■ The task ■
Leaving out all images, write out the records that follow exactly.

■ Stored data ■
------------
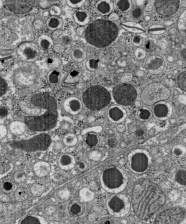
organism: C57BL Mouse
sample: Pancreatic islet
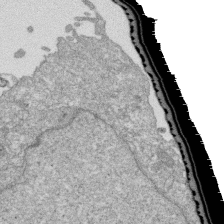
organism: Human
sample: HeLa cell HIV synapse
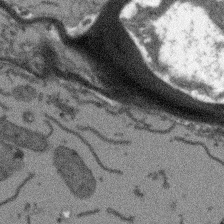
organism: Arabidopsis thaliana
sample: Root tip
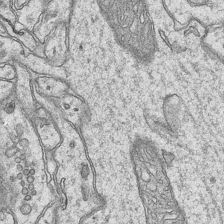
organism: Mouse
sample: CA1 Hippocampus
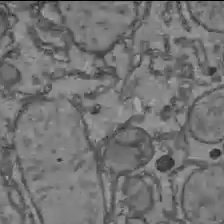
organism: C57BL Mouse
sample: Liver
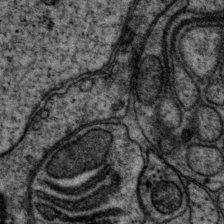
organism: P. pacificus
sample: Pharynx
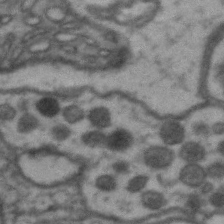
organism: Drosophila
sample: Brain
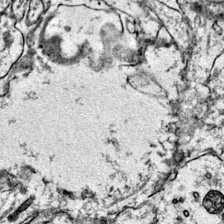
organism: Mouse
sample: Primary visual cortex
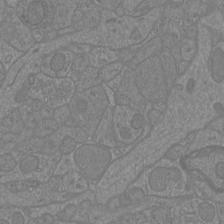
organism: Mouse
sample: Cortical neurons
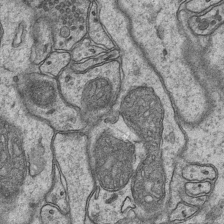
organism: Mouse
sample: CA1 Hippocampus
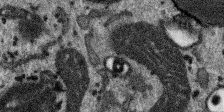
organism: Human
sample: Lung epithelial cells infected with SARS-CoV-2
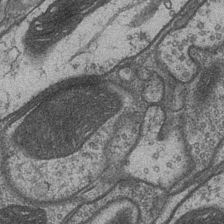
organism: Drosophila
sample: Optic medulla
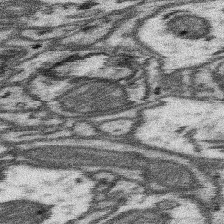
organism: Mouse
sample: Somatosensory cortex neuropil
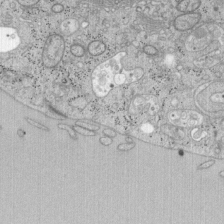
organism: Mouse
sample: OT-I killer T cells with ID8 ovarian cancer cells
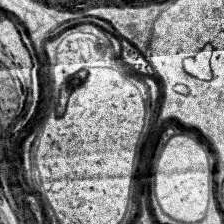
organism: Human
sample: Temporal Lobe
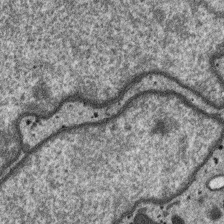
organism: Human
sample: Lung epithelial cells infected with SARS-CoV-2
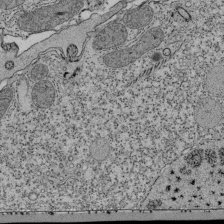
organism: Tetrahymena
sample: Cilia in tetrahymena
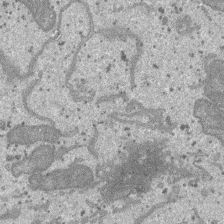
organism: Human
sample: Lung epithelial cells infected with SARS-CoV-2
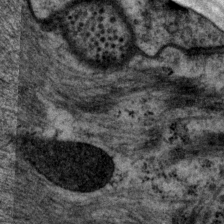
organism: P. pacificus
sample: Pharynx
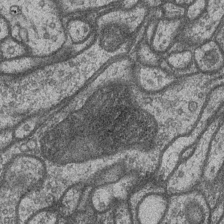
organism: Drosophila
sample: Optic medulla
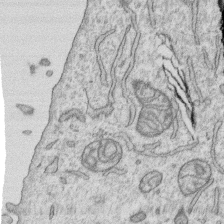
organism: Human
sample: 1205lu cells
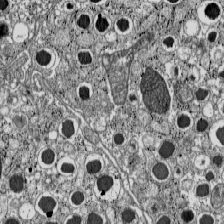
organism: C57BL Mouse
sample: Pancreatic islet
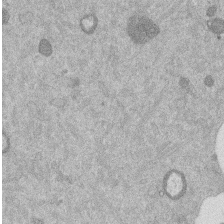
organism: Mouse
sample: Dividing mouse embryo 1 cell stage
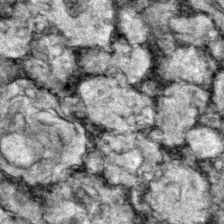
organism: Zebrafish
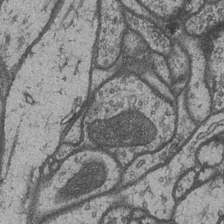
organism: Drosophila
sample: Optic medulla
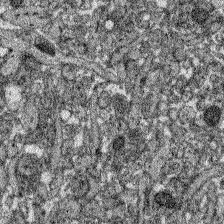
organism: Zebrafish
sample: Larval olfactory bulb
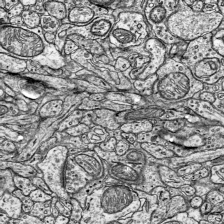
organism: Mouse
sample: Visual Cortex
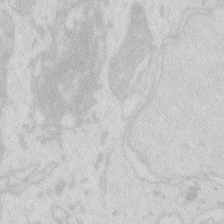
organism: Zebrafish
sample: Macrophage
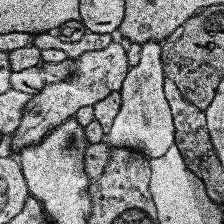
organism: Human
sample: Temporal Lobe
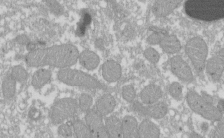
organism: Xenopus
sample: Cilia; centrioles in frog embryo cells
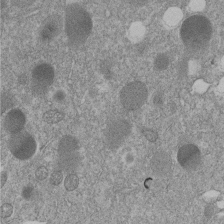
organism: C. elegans
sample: C. elegans embryo early stage
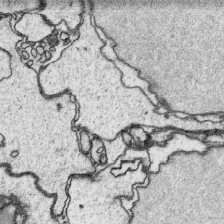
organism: Platynereis dumerilii
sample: Parapodia
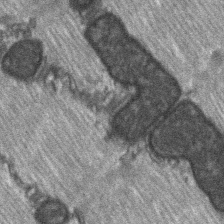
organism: C57BL Mouse
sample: Soleus
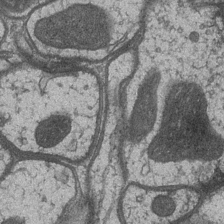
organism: Drosophila
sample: Optic medulla
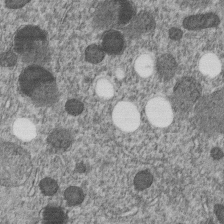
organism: C. elegans
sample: C. elegans embryo early stage
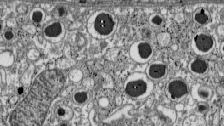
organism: C57BL Mouse
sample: Pancreatic islet
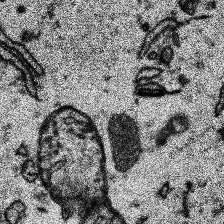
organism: Human
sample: Temporal Lobe
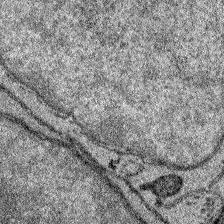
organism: Zebrafish
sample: Larval olfactory bulb
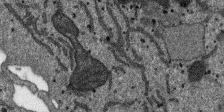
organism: Human
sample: Lung epithelial cells infected with SARS-CoV-2
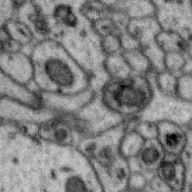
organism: Zebra finch
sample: Brain
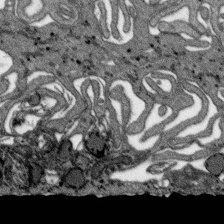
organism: Human
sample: Lung epithelial cells, uninfected (mock) control
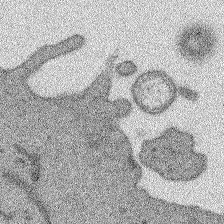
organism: Human
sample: HeLa cells
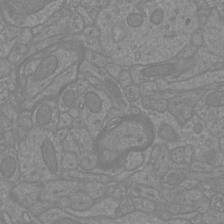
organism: Mouse
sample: Cortical neurons
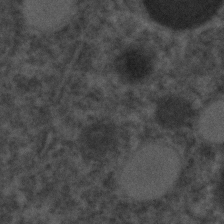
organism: C. elegans
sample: C. elegans embryo
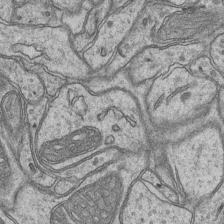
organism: Mouse
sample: CA1 Hippocampus
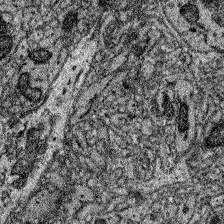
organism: Zebrafish
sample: Larval olfactory bulb
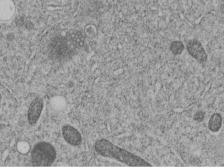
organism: C. elegans
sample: C. elegans embryo early stage
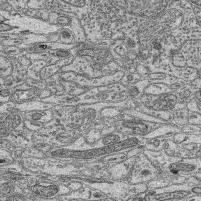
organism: Mouse
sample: Retina
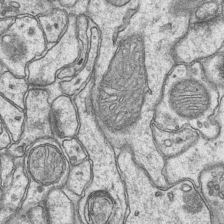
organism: Mouse
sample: CA1 Hippocampus
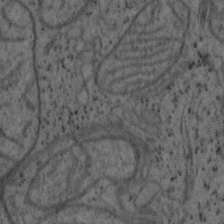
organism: Human
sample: HeLa cells
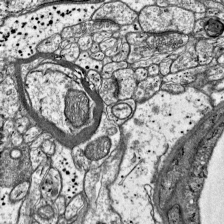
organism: Mouse
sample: Visual Cortex
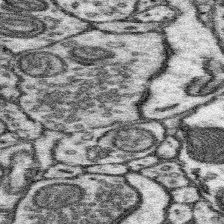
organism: Mouse
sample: Somatosensory cortex neuropil
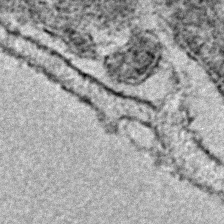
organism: E. coli
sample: E. Coli Bacteria
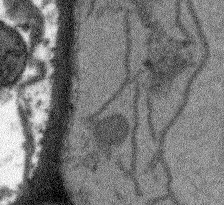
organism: Arabidopsis thaliana
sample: Root tip
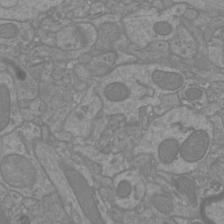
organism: Mouse
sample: Cortical neurons
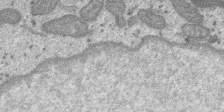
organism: Human
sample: Lung epithelial cells infected with SARS-CoV-2
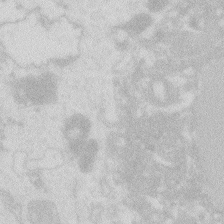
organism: Zebrafish
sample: Macrophage
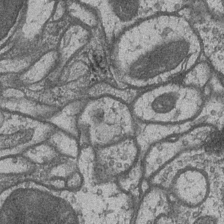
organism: Drosophila
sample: Optic medulla
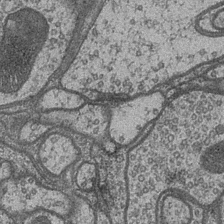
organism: Drosophila
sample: Optic medulla
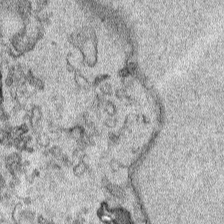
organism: Human
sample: Mitochondria in HCT116 cells
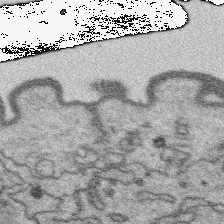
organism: Platynereis dumerilii
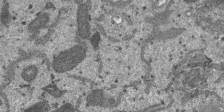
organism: Human
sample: Lung epithelial cells infected with SARS-CoV-2
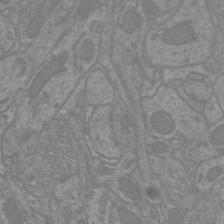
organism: Mouse
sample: Cortical neurons
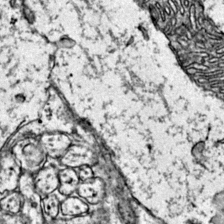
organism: Mouse
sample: Primary visual cortex
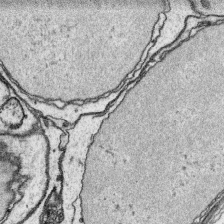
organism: Platynereis dumerilii
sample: Parapodia
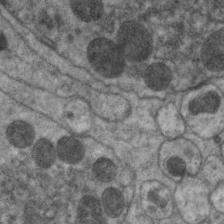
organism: C. elegans
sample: Pharynx
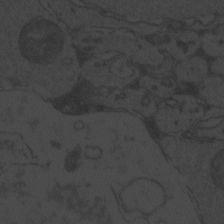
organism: Zebrafish
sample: Macrophage infected with Toxoplasma gondii
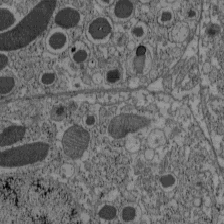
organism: C57BL Mouse
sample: Pancreatic islet
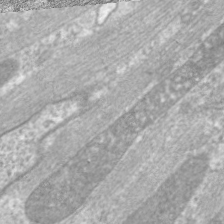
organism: C. elegans
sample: Pharynx
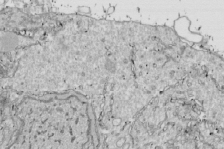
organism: Drosophila
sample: Cell division; meiosis; drosophila spermatocytes
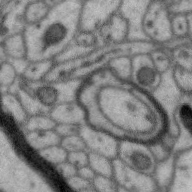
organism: Zebra finch
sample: Brain
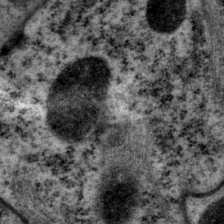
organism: P. pacificus
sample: Pharynx
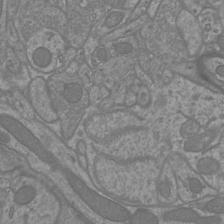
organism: Mouse
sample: Cortical neurons
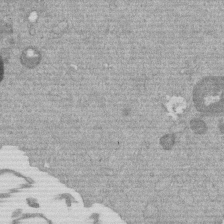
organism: Mouse
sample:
------------
■ Response to the task ■
organism: C57BL Mouse
sample: Pancreatic islet
organism: Human
sample: HeLa cell HIV synapse
organism: Arabidopsis thaliana
sample: Root tip
organism: Mouse
sample: CA1 Hippocampus
organism: C57BL Mouse
sample: Liver
organism: P. pacificus
sample: Pharynx
organism: Drosophila
sample: Brain
organism: Mouse
sample: Primary visual cortex
organism: Mouse
sample: Cortical neurons
organism: Mouse
sample: CA1 Hippocampus
organism: Human
sample: Lung epithelial cells infected with SARS-CoV-2
organism: Drosophila
sample: Optic medulla
organism: Mouse
sample: Somatosensory cortex neuropil
organism: Mouse
sample: OT-I killer T cells with ID8 ovarian cancer cells
organism: Human
sample: Temporal Lobe
organism: Human
sample: Lung epithelial cells infected with SARS-CoV-2
organism: Tetrahymena
sample: Cilia in tetrahymena
organism: Human
sample: Lung epithelial cells infected with SARS-CoV-2
organism: P. pacificus
sample: Pharynx
organism: Drosophila
sample: Optic medulla
organism: Human
sample: 1205lu cells
organism: C57BL Mouse
sample: Pancreatic islet
organism: Mouse
sample: Dividing mouse embryo 1 cell stage
organism: Zebrafish
organism: Drosophila
sample: Optic medulla
organism: Zebrafish
sample: Larval olfactory bulb
organism: Mouse
sample: Visual Cortex
organism: Zebrafish
sample: Macrophage
organism: Human
sample: Temporal Lobe
organism: Xenopus
sample: Cilia; centrioles in frog embryo cells
organism: C. elegans
sample: C. elegans embryo early stage
organism: Platynereis dumerilii
sample: Parapodia
organism: C57BL Mouse
sample: Soleus
organism: Drosophila
sample: Optic medulla
organism: C. elegans
sample: C. elegans embryo early stage
organism: C57BL Mouse
sample: Pancreatic islet
organism: Human
sample: Temporal Lobe
organism: Zebrafish
sample: Larval olfactory bulb
organism: Human
sample: Lung epithelial cells infected with SARS-CoV-2
organism: Zebra finch
sample: Brain
organism: Human
sample: Lung epithelial cells, uninfected (mock) control
organism: Human
sample: HeLa cells
organism: Mouse
sample: Cortical neurons
organism: C. elegans
sample: C. elegans embryo
organism: Mouse
sample: CA1 Hippocampus
organism: Zebrafish
sample: Larval olfactory bulb
organism: C. elegans
sample: C. elegans embryo early stage
organism: Mouse
sample: Retina
organism: Mouse
sample: CA1 Hippocampus
organism: Human
sample: HeLa cells
organism: Mouse
sample: Visual Cortex
organism: Mouse
sample: Somatosensory cortex neuropil
organism: E. coli
sample: E. Coli Bacteria
organism: Arabidopsis thaliana
sample: Root tip
organism: Mouse
sample: Cortical neurons
organism: Human
sample: Lung epithelial cells infected with SARS-CoV-2
organism: Zebrafish
sample: Macrophage
organism: Drosophila
sample: Optic medulla
organism: Drosophila
sample: Optic medulla
organism: Human
sample: Mitochondria in HCT116 cells
organism: Platynereis dumerilii
organism: Human
sample: Lung epithelial cells infected with SARS-CoV-2
organism: Mouse
sample: Cortical neurons
organism: Mouse
sample: Primary visual cortex
organism: Platynereis dumerilii
sample: Parapodia
organism: C. elegans
sample: Pharynx
organism: Zebrafish
sample: Macrophage infected with Toxoplasma gondii
organism: C57BL Mouse
sample: Pancreatic islet
organism: C. elegans
sample: Pharynx
organism: Drosophila
sample: Cell division; meiosis; drosophila spermatocytes
organism: Zebra finch
sample: Brain
organism: P. pacificus
sample: Pharynx
organism: Mouse
sample: Cortical neurons
organism: Mouse
sample:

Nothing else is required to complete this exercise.